Finally, I get a quiet moment to blog. I can not tell you how many times in a day I think. man, that would be a good thing to blog about, and then don't. Lately, I have just been trying to catch up on my sleep. With the hurricane taking all of us out of whack to adjusting to my wee wun's sleeping (or not sleeping) habits, it has been tough for me. However, things have begun to get back to normal and my wonderful hubby has been helping me so that I can rest and sleep more.
So, my cake classes have begun. I am so excited to redo cake decorating basics and learn from a different instructor. She is quite the character. She is quick witted, but quicker to come back with her kick butt decorating expertise. I think I am going to learn a lot of no nonsense decorating tips from her. Since, I have been teaching myself a lot on the side in between classes, I have still added to my cake portfolio. Once I stopped criticizing my work from the very beginning, I really started to have fun and the results have been great. I look forward to seeing my work a year from now.
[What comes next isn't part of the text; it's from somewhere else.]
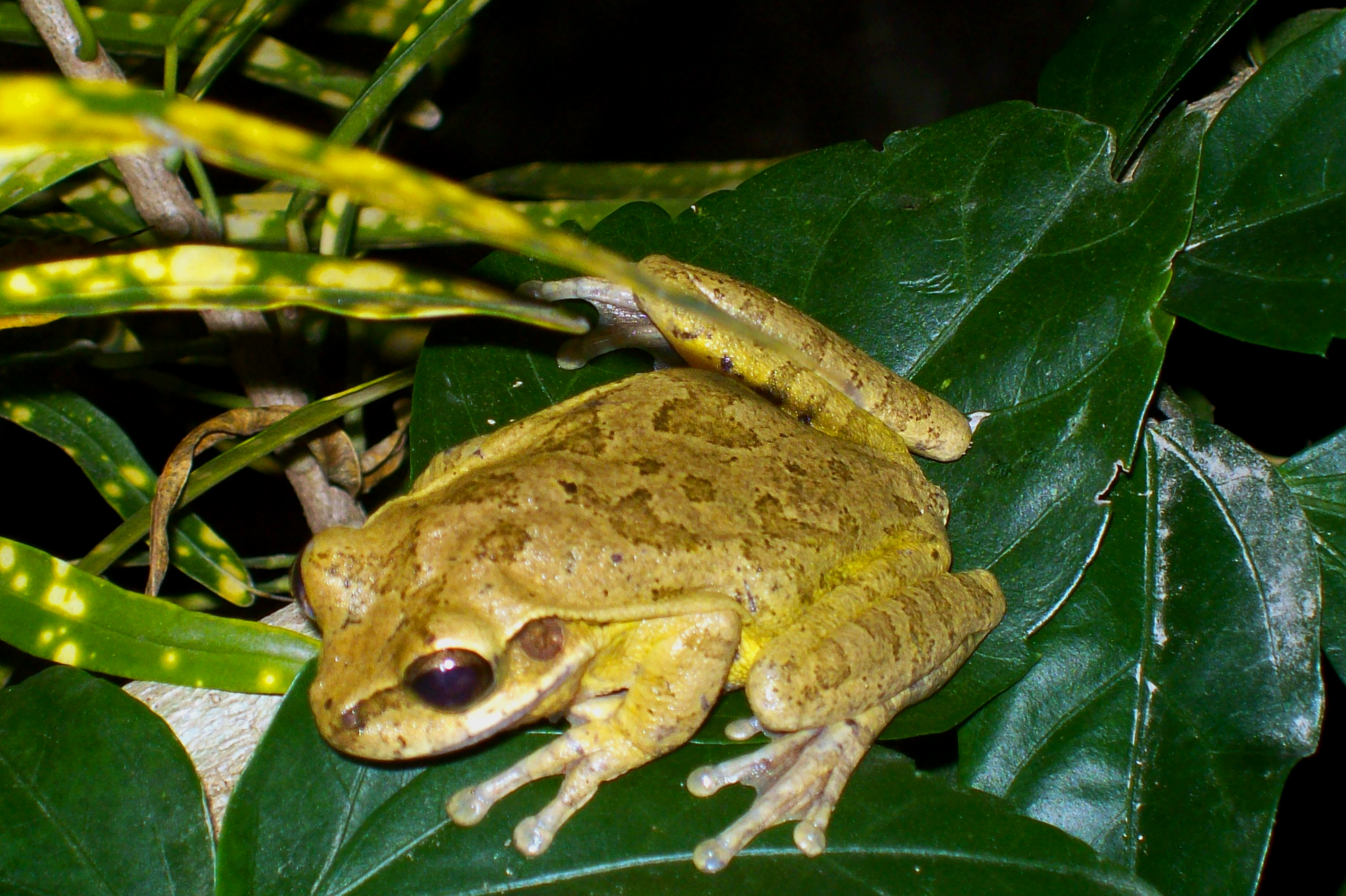 Smilisca baudinii
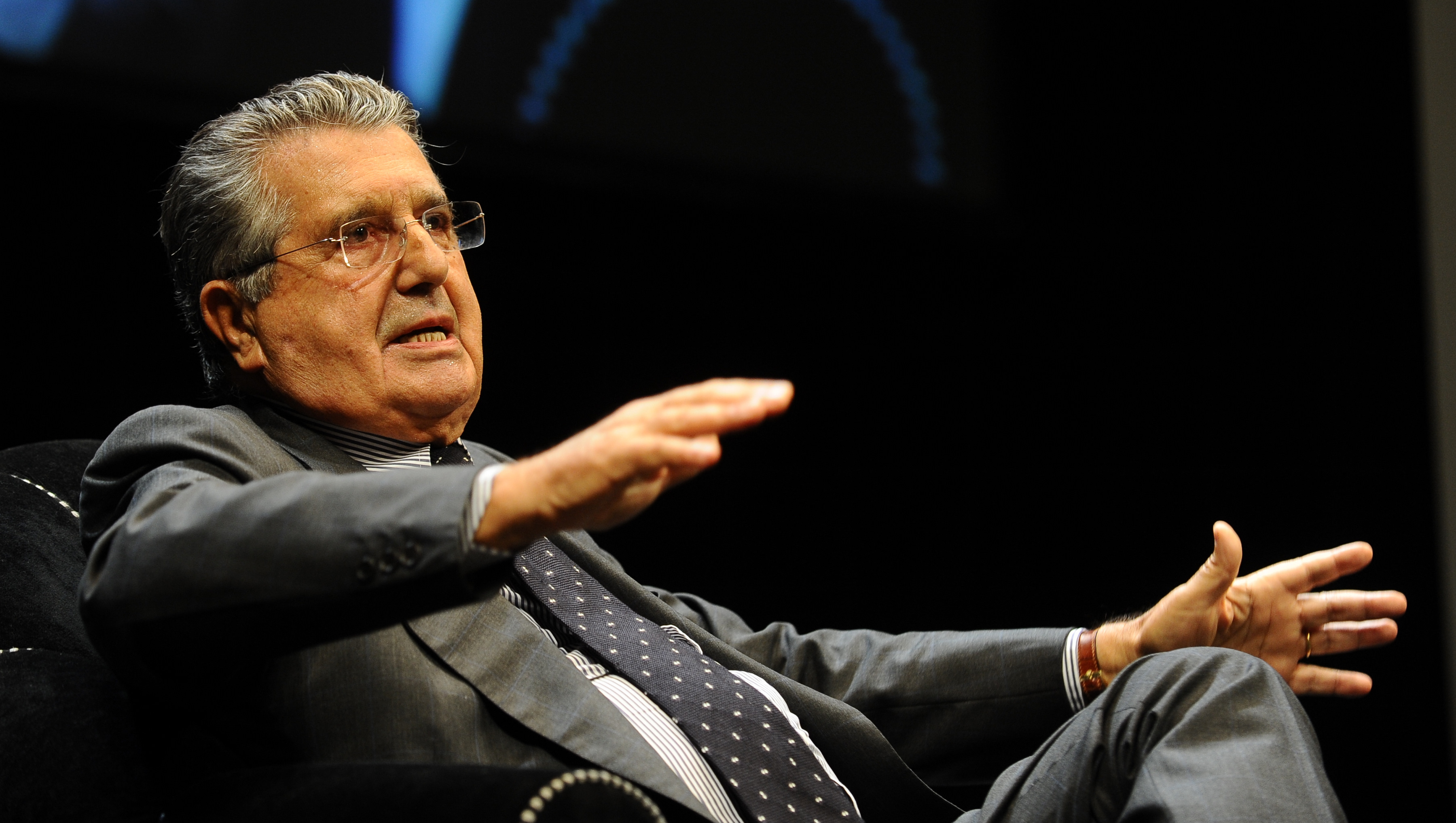 Carlo De Benedetti al Festival dell'Economia di Trento.

Lately, I have been doing more womanly bonding and Suburban self cultivation. In fact, I have discovered that I have been wrong in my thinking of Suburban Women. I used to joke about "Bon-Bon" moms and swore I would not fall into the same trappings, but let me tell you what I have discovered. The women in my subdivision are a variety of accomplished ladies. Some of them work. Some of them only work part time. Some of them stay at home, like myself after leaving a career. Most of us do have kids and we are involved at all levels with their schools. So last night I found myself at my first Bunco game, something I used to joke about. At first, I did not think I would fit in, but shortly after arriving and talking, I discovered all I had to be was myself and a woman to fit in. That simple. Everyone had so many different personalities, so many different stories. We gathered around food and drinks, a lovely meatloaf dinner with nice wines. I found myself engaged in lively conversations and pleasantly diverted. It was really a fun night. I also won the grand prize by having the most Buncos. I felt guilty at so badly misjudging this different community in the past.
I have also found myself in a great Book club. I am the youngest in the club by at least 30 years or so. I really like being around such seasoned readers who can relay their experiences when voicing their opinions over the book selection. I have heard so many interesting stories and heard the joys and regrets. Lives are amazing, even when they seem so simple. I am becoming more excited at joining another book club in my subdivision. I can hardly wait to see what I will experience there.
So I am on the right track to running again, a few days here and there with 3 to 4 miles behind me. All this with ever new experiences I am privileged to join, makes me feel extremely blessed. I am helping everyday to make a home and to self improve myself. I owe these great gifts to my wonderful husband who really does not know how I truly do appreciate this experience, probably cause like most humans, I do get down from time to time about housework and stubborn kids! But for the last two days, he has been more than wonderful to me, he has been heaven sent. He has let me flourish and taken care of the home stuff for me. Nothing says love like your dishes being done for you by your hubby, except one that works hard so that you do not have to! I love you baby and life is awesome.
And all things great, begin with you.